I suspect everything's on a single CAN bus. I remember a security issue a while back where it was discovered that the in-flight entertainment system was bridged onto the same bus as the flying stuff, and if they're that stupid they'll definitely not be isolating two navigational components from each other.

Not sure if this is the case I'm thinking of, but at 2015, it's about the right timeframe:
https://www.aptnnews.ca/national-ne...e-fly-sideways-cracking-entertainment-system/
bunk

a comment on the article says
External Quote:
The IFE and FMS are not connected on the 737, a320 or 757, they are too old. IFE was added after the airframes were certified. There is no reason to hook the flight management system of these aircraft to any IP network. The engine management system talks to the ground over other radios (inmarsat arinc etc). IFE talks to the ground using GOGO Row44 or something else.
 
bunk

a comment on the article says
External Quote:
The IFE and FMS are not connected on the 737, a320 or 757, they are too old. IFE was added after the airframes were certified. There is no reason to hook the flight management system of these aircraft to any IP network. The engine management system talks to the ground over other radios (inmarsat arinc etc). IFE talks to the ground using GOGO Row44 or something else.
How does the IFE plot the plane's position on the map if they're "not connected"?

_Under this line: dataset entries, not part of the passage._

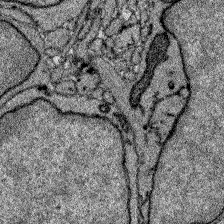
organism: Zebrafish
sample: Larval olfactory bulb
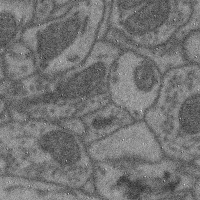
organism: Mouse
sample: Cerebral cortex
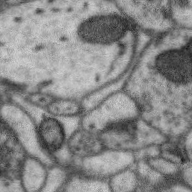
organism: Zebra finch
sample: Brain
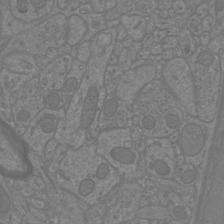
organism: Mouse
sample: Cortical neurons

I agree that the in-flight hack Roberts claimed he was doing at the time is almost certainly bunk, largely because when he later denied it under questioning, noone had any evidence that he'd actually done anything. He had inside knowledge of the design, and had tested his ideas out on a simulated environment, so I suspect he felt that the real thing was insufficiently secure, and so just wanted to create a fuss by exagerating the risks so much that they veered into fiction. The aircraft manufacturers mostly stayed completely quiet, which is never comforting to those familiar with Kerckhoffs's principle (security must reside in the key, not in secret knowledge about the system - or if someone who knows how it works can break it, it's broken). Heck, even Bruce Schneier (on whose blog I probably encountered the story) was dissatisfied with their response:
External Quote:
The real issue is that the avionics and the entertainment system are on the same network.